## Stored data
+--
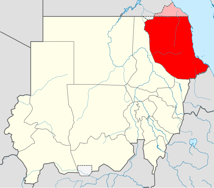 Locator map
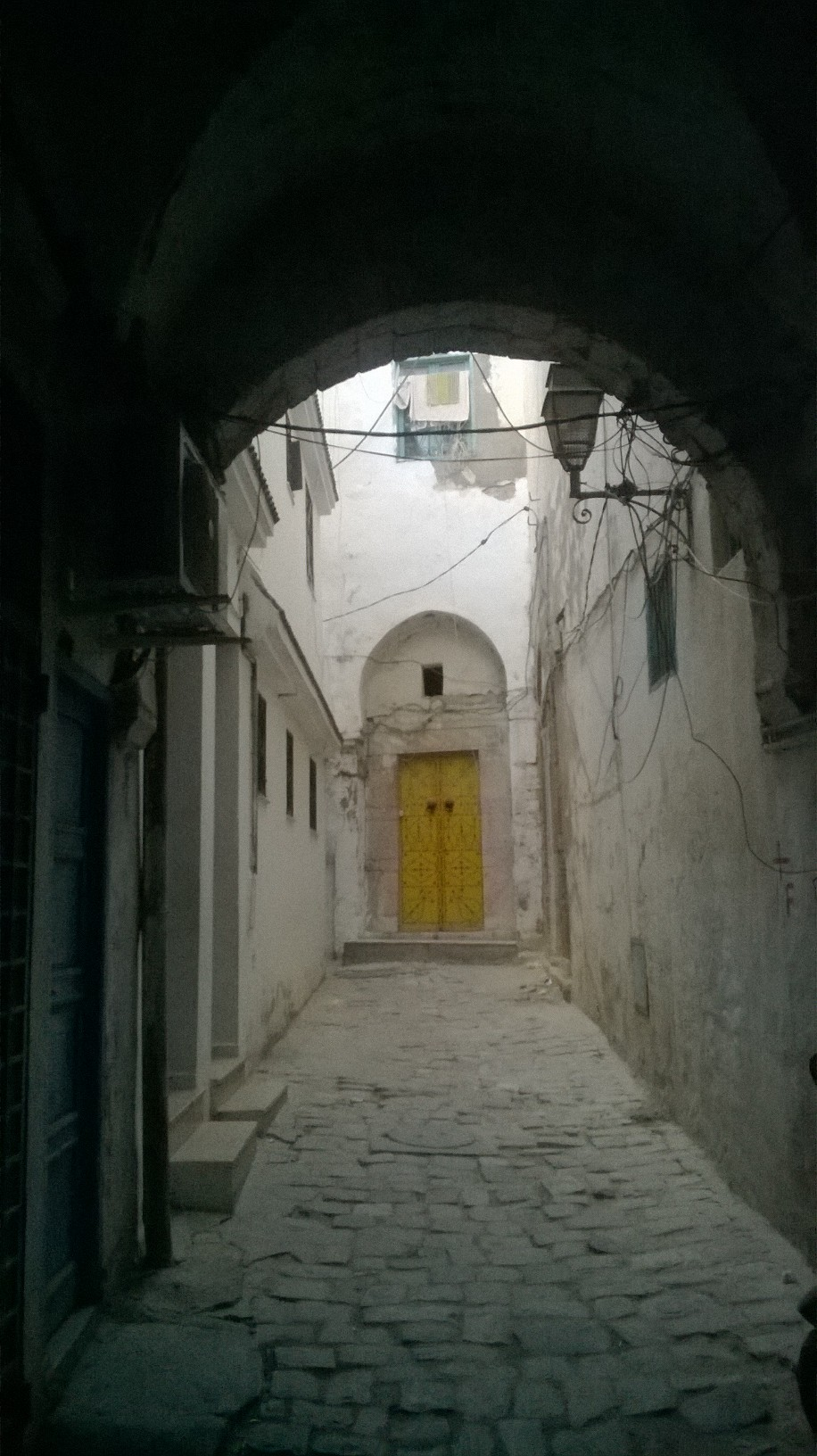 La médina de Tunis مدينة تونس العتيقة
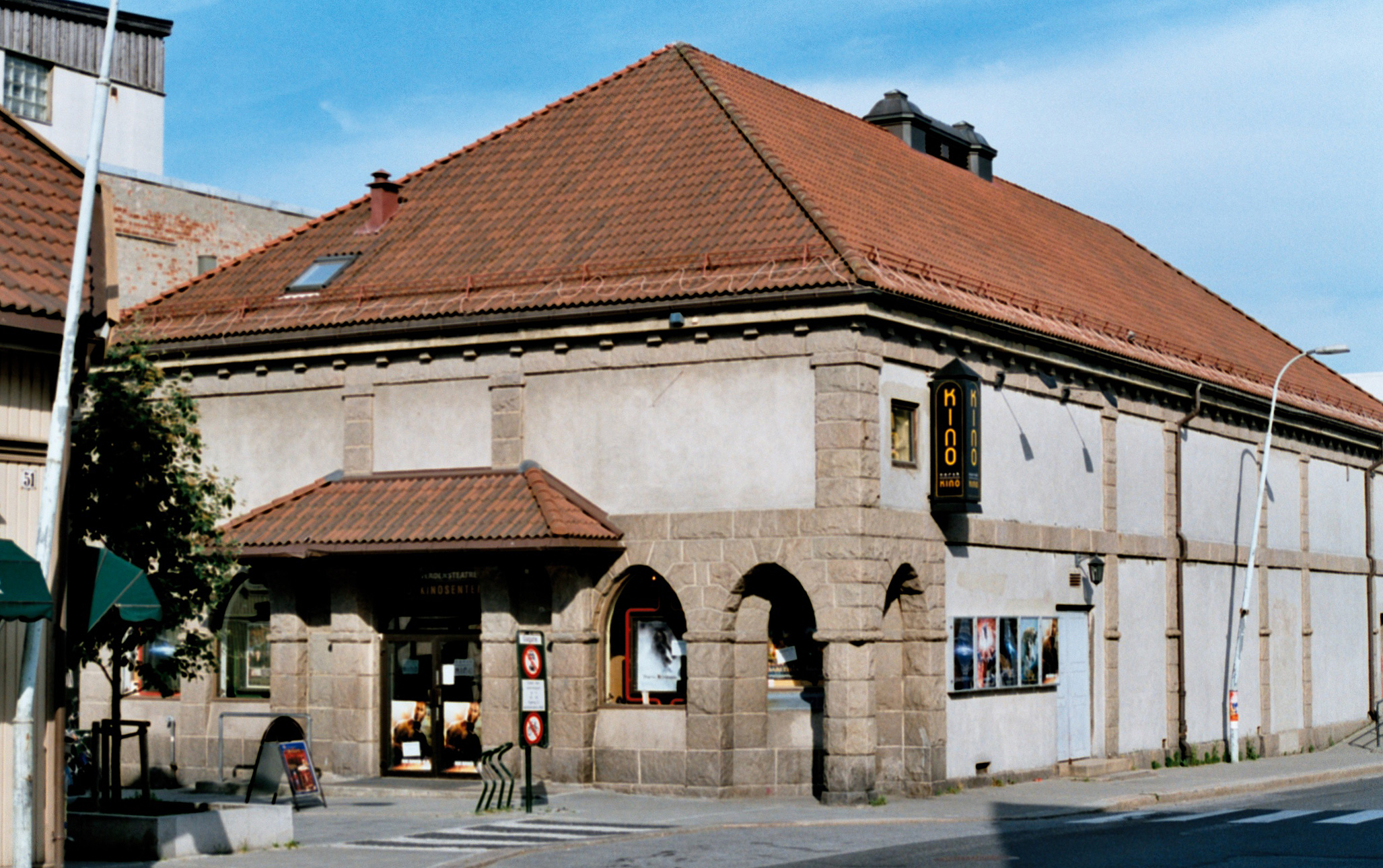 Sarpsborg cinema (Verdensteateret), Norway.
+--
## What to produce
What this calls for is a word-for-word copy of the listing above, pictures excluded.

## Answer
 Locator map
 La médina de Tunis مدينة تونس العتيقة
 Sarpsborg cinema (Verdensteateret), Norway.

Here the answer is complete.